TASK DETAILS: Pictures are not part of the copy; repeat everything else in the records exactly.

MATERIAL SUPPLIED:
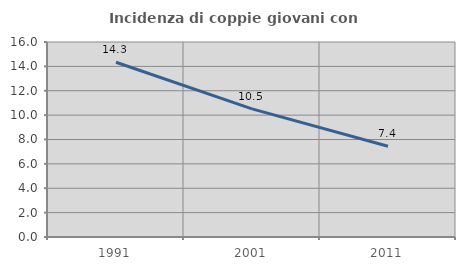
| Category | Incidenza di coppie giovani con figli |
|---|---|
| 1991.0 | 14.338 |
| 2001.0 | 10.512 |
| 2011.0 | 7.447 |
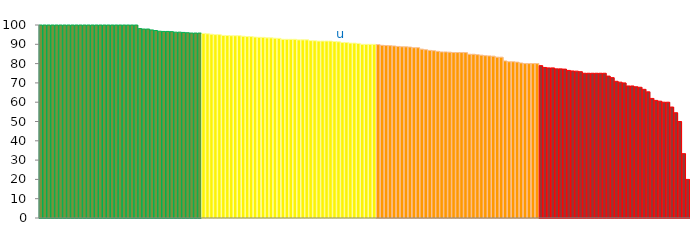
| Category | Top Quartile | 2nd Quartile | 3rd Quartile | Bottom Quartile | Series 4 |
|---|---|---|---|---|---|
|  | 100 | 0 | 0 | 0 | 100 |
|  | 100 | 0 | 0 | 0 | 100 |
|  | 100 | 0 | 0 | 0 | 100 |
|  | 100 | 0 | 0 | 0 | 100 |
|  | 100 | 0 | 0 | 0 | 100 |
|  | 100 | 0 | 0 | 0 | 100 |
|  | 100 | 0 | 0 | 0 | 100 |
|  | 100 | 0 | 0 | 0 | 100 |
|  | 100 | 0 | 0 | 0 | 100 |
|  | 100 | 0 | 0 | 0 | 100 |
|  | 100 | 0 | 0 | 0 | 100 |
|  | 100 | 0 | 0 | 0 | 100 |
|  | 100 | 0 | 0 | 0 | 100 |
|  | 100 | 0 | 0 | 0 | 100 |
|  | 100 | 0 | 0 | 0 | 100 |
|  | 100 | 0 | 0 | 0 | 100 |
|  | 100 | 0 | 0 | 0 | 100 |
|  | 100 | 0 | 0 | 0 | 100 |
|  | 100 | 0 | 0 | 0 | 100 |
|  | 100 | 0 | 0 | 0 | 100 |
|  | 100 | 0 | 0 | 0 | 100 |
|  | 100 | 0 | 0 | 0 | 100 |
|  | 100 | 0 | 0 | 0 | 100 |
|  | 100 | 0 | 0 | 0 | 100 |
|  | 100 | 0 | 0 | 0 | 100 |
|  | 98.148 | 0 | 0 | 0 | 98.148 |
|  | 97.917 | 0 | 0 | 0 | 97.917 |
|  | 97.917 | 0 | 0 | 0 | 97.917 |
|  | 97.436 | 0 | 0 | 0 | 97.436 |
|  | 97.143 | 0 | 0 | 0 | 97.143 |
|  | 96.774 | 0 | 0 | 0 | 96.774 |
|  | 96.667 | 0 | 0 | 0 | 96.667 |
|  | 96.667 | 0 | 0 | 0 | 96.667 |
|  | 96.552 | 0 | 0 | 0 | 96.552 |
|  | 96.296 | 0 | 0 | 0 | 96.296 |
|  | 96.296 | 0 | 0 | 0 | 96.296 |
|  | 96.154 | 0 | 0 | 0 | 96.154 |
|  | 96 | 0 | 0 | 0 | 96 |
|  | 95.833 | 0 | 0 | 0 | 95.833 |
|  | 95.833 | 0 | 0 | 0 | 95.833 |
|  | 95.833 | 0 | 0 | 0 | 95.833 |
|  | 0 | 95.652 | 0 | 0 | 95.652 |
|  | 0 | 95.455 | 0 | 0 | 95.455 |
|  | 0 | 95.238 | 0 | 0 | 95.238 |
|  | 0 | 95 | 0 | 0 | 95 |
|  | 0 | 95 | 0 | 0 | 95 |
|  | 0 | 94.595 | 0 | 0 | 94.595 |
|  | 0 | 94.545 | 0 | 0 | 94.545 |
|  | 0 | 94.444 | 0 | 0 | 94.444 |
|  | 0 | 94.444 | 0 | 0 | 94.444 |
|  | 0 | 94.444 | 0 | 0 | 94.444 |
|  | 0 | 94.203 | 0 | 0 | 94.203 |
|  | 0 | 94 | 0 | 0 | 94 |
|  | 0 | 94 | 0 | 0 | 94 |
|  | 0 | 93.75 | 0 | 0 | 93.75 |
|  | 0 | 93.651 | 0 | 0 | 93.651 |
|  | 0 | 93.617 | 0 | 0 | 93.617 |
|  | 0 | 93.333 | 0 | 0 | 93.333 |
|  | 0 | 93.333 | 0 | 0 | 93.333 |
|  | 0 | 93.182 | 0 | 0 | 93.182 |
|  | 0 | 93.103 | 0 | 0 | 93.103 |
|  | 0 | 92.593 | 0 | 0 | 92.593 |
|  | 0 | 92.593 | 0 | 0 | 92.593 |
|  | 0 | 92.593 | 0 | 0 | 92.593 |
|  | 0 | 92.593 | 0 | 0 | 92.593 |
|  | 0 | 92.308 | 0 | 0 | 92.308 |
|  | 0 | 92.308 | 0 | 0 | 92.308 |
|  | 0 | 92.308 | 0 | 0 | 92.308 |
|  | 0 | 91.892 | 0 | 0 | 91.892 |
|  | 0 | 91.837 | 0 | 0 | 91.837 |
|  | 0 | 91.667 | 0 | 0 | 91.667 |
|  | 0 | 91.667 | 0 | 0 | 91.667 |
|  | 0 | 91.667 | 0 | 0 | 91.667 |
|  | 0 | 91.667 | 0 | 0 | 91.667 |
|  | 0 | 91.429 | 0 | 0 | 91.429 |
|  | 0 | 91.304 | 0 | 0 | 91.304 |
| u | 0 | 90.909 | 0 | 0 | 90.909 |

EXERCISE ANSWER:
| Category | Incidenza di coppie giovani con figli |
|---|---|
| 1991.0 | 14.338 |
| 2001.0 | 10.512 |
| 2011.0 | 7.447 |
| Category | Top Quartile | 2nd Quartile | 3rd Quartile | Bottom Quartile | Series 4 |
|---|---|---|---|---|---|
|  | 100 | 0 | 0 | 0 | 100 |
|  | 100 | 0 | 0 | 0 | 100 |
|  | 100 | 0 | 0 | 0 | 100 |
|  | 100 | 0 | 0 | 0 | 100 |
|  | 100 | 0 | 0 | 0 | 100 |
|  | 100 | 0 | 0 | 0 | 100 |
|  | 100 | 0 | 0 | 0 | 100 |
|  | 100 | 0 | 0 | 0 | 100 |
|  | 100 | 0 | 0 | 0 | 100 |
|  | 100 | 0 | 0 | 0 | 100 |
|  | 100 | 0 | 0 | 0 | 100 |
|  | 100 | 0 | 0 | 0 | 100 |
|  | 100 | 0 | 0 | 0 | 100 |
|  | 100 | 0 | 0 | 0 | 100 |
|  | 100 | 0 | 0 | 0 | 100 |
|  | 100 | 0 | 0 | 0 | 100 |
|  | 100 | 0 | 0 | 0 | 100 |
|  | 100 | 0 | 0 | 0 | 100 |
|  | 100 | 0 | 0 | 0 | 100 |
|  | 100 | 0 | 0 | 0 | 100 |
|  | 100 | 0 | 0 | 0 | 100 |
|  | 100 | 0 | 0 | 0 | 100 |
|  | 100 | 0 | 0 | 0 | 100 |
|  | 100 | 0 | 0 | 0 | 100 |
|  | 100 | 0 | 0 | 0 | 100 |
|  | 98.148 | 0 | 0 | 0 | 98.148 |
|  | 97.917 | 0 | 0 | 0 | 97.917 |
|  | 97.917 | 0 | 0 | 0 | 97.917 |
|  | 97.436 | 0 | 0 | 0 | 97.436 |
|  | 97.143 | 0 | 0 | 0 | 97.143 |
|  | 96.774 | 0 | 0 | 0 | 96.774 |
|  | 96.667 | 0 | 0 | 0 | 96.667 |
|  | 96.667 | 0 | 0 | 0 | 96.667 |
|  | 96.552 | 0 | 0 | 0 | 96.552 |
|  | 96.296 | 0 | 0 | 0 | 96.296 |
|  | 96.296 | 0 | 0 | 0 | 96.296 |
|  | 96.154 | 0 | 0 | 0 | 96.154 |
|  | 96 | 0 | 0 | 0 | 96 |
|  | 95.833 | 0 | 0 | 0 | 95.833 |
|  | 95.833 | 0 | 0 | 0 | 95.833 |
|  | 95.833 | 0 | 0 | 0 | 95.833 |
|  | 0 | 95.652 | 0 | 0 | 95.652 |
|  | 0 | 95.455 | 0 | 0 | 95.455 |
|  | 0 | 95.238 | 0 | 0 | 95.238 |
|  | 0 | 95 | 0 | 0 | 95 |
|  | 0 | 95 | 0 | 0 | 95 |
|  | 0 | 94.595 | 0 | 0 | 94.595 |
|  | 0 | 94.545 | 0 | 0 | 94.545 |
|  | 0 | 94.444 | 0 | 0 | 94.444 |
|  | 0 | 94.444 | 0 | 0 | 94.444 |
|  | 0 | 94.444 | 0 | 0 | 94.444 |
|  | 0 | 94.203 | 0 | 0 | 94.203 |
|  | 0 | 94 | 0 | 0 | 94 |
|  | 0 | 94 | 0 | 0 | 94 |
|  | 0 | 93.75 | 0 | 0 | 93.75 |
|  | 0 | 93.651 | 0 | 0 | 93.651 |
|  | 0 | 93.617 | 0 | 0 | 93.617 |
|  | 0 | 93.333 | 0 | 0 | 93.333 |
|  | 0 | 93.333 | 0 | 0 | 93.333 |
|  | 0 | 93.182 | 0 | 0 | 93.182 |
|  | 0 | 93.103 | 0 | 0 | 93.103 |
|  | 0 | 92.593 | 0 | 0 | 92.593 |
|  | 0 | 92.593 | 0 | 0 | 92.593 |
|  | 0 | 92.593 | 0 | 0 | 92.593 |
|  | 0 | 92.593 | 0 | 0 | 92.593 |
|  | 0 | 92.308 | 0 | 0 | 92.308 |
|  | 0 | 92.308 | 0 | 0 | 92.308 |
|  | 0 | 92.308 | 0 | 0 | 92.308 |
|  | 0 | 91.892 | 0 | 0 | 91.892 |
|  | 0 | 91.837 | 0 | 0 | 91.837 |
|  | 0 | 91.667 | 0 | 0 | 91.667 |
|  | 0 | 91.667 | 0 | 0 | 91.667 |
|  | 0 | 91.667 | 0 | 0 | 91.667 |
|  | 0 | 91.667 | 0 | 0 | 91.667 |
|  | 0 | 91.429 | 0 | 0 | 91.429 |
|  | 0 | 91.304 | 0 | 0 | 91.304 |
| u | 0 | 90.909 | 0 | 0 | 90.909 |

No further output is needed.